Top of RECORD EXTRACTS
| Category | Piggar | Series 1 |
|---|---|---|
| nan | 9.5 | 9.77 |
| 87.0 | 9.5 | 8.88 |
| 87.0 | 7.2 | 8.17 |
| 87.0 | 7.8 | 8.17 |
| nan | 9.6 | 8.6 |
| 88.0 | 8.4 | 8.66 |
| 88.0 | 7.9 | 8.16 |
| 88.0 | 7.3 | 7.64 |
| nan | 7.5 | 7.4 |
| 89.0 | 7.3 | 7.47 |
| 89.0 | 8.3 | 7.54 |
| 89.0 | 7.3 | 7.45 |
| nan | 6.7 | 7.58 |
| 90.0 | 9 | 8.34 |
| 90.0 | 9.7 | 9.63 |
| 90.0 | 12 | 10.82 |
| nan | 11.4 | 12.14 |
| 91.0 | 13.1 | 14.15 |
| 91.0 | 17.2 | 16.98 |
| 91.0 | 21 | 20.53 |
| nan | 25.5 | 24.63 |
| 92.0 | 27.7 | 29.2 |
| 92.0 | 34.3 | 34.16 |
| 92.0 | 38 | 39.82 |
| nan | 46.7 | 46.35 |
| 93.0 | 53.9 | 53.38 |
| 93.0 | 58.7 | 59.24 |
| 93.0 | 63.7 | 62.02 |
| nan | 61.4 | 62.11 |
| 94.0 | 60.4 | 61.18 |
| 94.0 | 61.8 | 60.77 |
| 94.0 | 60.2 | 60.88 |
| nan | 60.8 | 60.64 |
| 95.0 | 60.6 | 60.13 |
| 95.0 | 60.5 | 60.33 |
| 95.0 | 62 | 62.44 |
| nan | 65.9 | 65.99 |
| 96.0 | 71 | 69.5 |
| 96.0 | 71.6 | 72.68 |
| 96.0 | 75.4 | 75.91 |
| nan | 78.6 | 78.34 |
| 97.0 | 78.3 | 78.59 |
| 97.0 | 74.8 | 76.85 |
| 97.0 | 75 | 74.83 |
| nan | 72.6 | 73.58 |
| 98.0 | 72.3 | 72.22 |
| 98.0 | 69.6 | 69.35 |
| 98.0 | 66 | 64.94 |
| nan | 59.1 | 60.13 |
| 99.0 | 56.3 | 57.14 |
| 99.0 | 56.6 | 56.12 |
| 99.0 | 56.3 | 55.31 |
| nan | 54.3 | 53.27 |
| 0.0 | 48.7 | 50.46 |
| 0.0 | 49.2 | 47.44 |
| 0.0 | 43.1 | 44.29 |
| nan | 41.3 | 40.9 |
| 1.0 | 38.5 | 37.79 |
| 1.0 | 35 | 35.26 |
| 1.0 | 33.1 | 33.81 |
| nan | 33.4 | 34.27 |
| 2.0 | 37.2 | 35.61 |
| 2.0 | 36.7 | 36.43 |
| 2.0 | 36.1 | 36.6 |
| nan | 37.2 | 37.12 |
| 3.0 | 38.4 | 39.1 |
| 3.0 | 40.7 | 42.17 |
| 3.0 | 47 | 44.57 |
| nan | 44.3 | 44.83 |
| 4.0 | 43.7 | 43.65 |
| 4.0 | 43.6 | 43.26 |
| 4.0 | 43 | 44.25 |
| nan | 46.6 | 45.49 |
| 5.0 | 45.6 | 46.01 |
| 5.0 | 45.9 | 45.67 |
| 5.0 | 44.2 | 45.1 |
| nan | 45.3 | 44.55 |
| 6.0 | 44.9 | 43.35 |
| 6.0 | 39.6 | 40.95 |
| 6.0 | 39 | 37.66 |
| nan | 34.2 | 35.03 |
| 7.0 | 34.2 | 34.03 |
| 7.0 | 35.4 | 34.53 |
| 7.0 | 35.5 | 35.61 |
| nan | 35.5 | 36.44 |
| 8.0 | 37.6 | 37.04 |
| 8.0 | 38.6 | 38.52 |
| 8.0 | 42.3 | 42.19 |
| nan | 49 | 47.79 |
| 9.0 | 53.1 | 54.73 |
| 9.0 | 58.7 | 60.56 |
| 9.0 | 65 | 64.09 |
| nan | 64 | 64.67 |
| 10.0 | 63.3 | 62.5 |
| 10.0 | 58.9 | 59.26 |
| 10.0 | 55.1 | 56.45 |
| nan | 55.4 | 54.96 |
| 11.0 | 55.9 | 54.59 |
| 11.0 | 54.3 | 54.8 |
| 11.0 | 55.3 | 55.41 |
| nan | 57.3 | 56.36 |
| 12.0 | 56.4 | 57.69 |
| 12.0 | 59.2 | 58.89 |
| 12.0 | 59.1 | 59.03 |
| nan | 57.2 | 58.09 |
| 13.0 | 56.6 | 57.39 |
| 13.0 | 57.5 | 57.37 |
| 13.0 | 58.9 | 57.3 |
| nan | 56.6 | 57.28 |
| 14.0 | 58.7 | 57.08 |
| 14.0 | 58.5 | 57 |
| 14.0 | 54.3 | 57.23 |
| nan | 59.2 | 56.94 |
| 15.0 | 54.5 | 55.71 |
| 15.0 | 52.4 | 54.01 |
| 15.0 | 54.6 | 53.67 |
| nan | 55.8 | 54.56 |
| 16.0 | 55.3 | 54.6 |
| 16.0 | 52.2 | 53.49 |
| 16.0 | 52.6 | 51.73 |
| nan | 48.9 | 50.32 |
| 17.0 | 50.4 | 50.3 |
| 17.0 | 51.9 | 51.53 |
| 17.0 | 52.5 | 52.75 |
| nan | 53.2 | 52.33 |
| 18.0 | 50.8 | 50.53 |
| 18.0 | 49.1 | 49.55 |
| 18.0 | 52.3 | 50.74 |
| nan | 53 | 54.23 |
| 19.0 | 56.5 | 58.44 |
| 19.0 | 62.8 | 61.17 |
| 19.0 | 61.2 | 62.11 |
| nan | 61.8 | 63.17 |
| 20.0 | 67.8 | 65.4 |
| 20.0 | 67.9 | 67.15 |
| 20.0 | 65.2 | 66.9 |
Bottom of RECORD EXTRACTS
Top of RECORD EXTRACTS
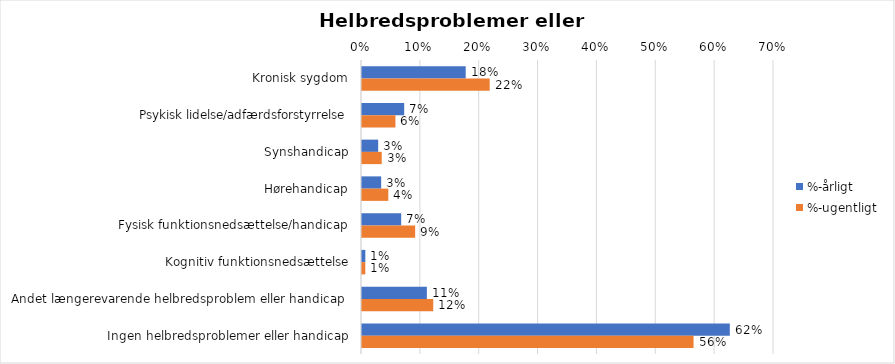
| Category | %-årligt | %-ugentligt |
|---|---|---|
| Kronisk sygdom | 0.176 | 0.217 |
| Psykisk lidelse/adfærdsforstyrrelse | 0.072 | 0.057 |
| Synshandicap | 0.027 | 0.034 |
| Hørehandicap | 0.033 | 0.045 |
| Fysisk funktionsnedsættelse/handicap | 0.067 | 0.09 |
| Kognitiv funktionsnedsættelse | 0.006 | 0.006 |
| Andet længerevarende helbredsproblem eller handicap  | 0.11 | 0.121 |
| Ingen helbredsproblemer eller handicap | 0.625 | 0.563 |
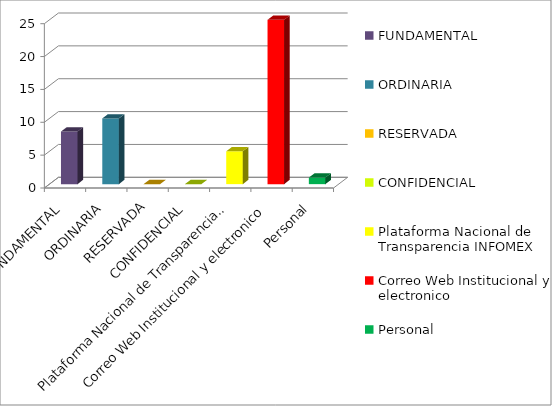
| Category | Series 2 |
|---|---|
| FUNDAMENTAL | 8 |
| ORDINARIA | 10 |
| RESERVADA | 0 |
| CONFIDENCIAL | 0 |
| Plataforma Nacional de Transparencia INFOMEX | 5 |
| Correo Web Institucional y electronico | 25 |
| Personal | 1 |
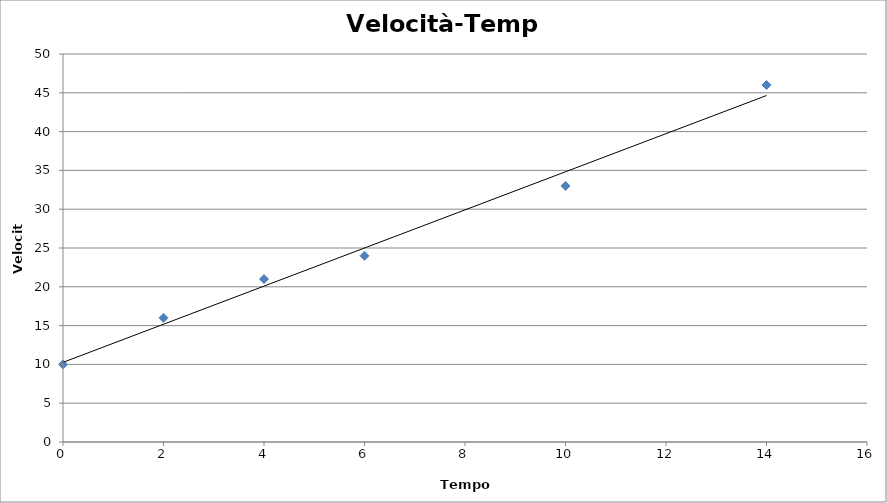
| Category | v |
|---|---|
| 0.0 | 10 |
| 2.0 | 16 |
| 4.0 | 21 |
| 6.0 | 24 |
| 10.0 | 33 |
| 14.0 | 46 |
Bottom of RECORD EXTRACTS
Top of RECORD EXTRACTS
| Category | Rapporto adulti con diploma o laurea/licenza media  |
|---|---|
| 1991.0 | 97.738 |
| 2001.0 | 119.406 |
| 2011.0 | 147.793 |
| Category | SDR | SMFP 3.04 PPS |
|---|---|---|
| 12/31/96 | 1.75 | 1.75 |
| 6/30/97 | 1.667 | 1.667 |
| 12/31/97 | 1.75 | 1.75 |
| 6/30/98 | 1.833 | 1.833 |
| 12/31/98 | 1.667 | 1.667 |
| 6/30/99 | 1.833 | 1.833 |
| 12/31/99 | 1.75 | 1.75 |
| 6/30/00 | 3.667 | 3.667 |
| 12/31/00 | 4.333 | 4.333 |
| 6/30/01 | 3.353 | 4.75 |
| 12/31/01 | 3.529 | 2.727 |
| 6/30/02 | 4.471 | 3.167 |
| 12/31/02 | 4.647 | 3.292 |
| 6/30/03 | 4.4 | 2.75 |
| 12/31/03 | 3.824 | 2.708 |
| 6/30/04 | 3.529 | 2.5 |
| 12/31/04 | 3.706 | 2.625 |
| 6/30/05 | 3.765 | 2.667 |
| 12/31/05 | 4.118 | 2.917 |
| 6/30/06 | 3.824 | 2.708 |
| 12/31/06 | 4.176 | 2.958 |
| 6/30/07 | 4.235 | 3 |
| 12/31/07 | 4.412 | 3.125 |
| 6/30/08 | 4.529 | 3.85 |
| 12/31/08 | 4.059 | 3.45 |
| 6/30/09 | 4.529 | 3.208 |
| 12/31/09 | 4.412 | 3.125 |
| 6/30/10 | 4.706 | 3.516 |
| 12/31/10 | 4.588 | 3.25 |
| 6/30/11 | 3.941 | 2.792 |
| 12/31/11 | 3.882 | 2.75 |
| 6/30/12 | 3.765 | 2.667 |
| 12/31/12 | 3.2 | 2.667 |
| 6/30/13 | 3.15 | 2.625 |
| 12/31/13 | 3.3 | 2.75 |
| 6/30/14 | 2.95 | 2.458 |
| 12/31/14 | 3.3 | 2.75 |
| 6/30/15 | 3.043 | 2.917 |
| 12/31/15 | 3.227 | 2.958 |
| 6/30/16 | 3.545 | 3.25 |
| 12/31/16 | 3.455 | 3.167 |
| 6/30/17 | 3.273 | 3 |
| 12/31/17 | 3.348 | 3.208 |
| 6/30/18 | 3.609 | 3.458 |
Bottom of RECORD EXTRACTS
YOUR ASSIGNMENT: Of the lines above, copy each that contains "funktionsnedsættelse".

ANSWER TO THE PROBLEM:
| Fysisk funktionsnedsættelse/handicap | 0.067 | 0.09 |
| Kognitiv funktionsnedsættelse | 0.006 | 0.006 |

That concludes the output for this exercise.